これ、SUMIFですよね。いや、意味は分かるんですよ。何をしているのかは。だけど、いったいこの機能を、どんなときに使えというのでしょう。だって、普通にシート上でCOUNTIF関数やSUMIF関数を使うのと同じじゃないですか。これを「取得と変換」でやるのって、どんなシーンなのか、それがイメージできないんです。もちろん、他にも"Excelでも同じことできるし"って機能はあります。それも知ってます。でも「グループ化ぁぁ!」って、まるで必殺技みたいに。しかもリボンの中に2つも同じボタン配置して、なんか「どうっすか?グループ化、これすごいよ、みんな使ってよ!どうっすか?」的な、"グイグイ感"の意味が分かりません。

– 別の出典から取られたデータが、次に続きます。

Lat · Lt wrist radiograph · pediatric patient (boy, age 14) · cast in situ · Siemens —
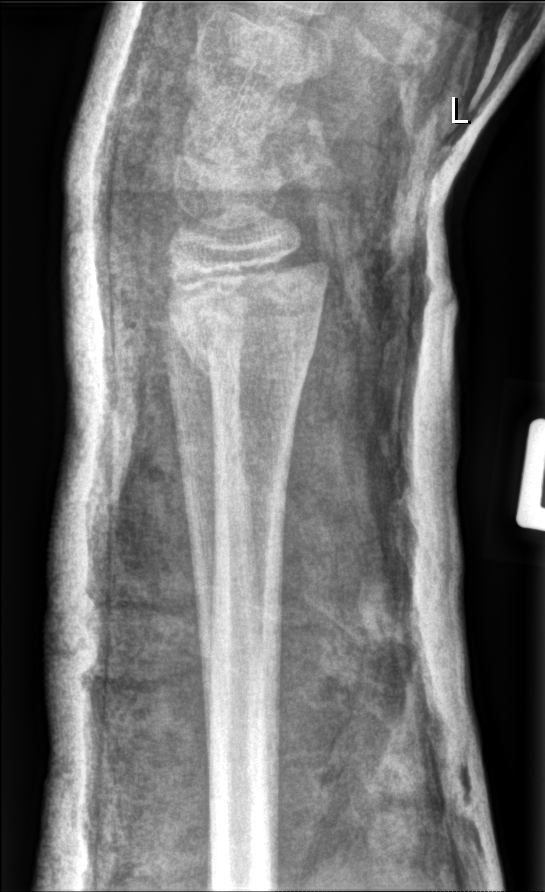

もっと、ひっそりと、リボンの隅の方で「いやぁ~私なんか、たいしたことありませんから…」的に謙虚な姿勢が欲しいです。
ああ、ちなみに、他にも「平均」「中央」「最小」「最大」「個別の行数のカウント」「すべての行」などを選択できます。できますけど、実務で使う機会はないでしょう。
(追記3)
「個別の行数のカウント」って意味が分かりました。これも本稿の最後で解説します。これ、もしかするとスゴイかもしれません。
試しに「カウント」と「合計」の両方をやってみようかと思いましたが、これ、できませんでした。まず先に「カウント」でグループ化すると、その時点で[名前]列がグループ化されてしまいますので、次の「合計」ができません。あれこれやってみましたけど無理でした。Power BI系の偉い人だったら、もしかして「いや、こうして、こうして、こうすればできるよ」って言うかもしれませんけど、そうじゃないんです。できればいいんじゃありません。誰もが簡単にできなかったら、Excelユーザーは納得しませんし、使いません。
(追記1)
本稿を読み返していて「ああ、こうすればできるか」と気づきました。本稿の最後に書いておきます。
(追記2)
あああ、すみませんでした。グループ化を複数やるのって、標準機能であったんですね。気がつきませんでした。私が悪かったです。ごめんなさい。これも本稿の最後に書きますから許してください。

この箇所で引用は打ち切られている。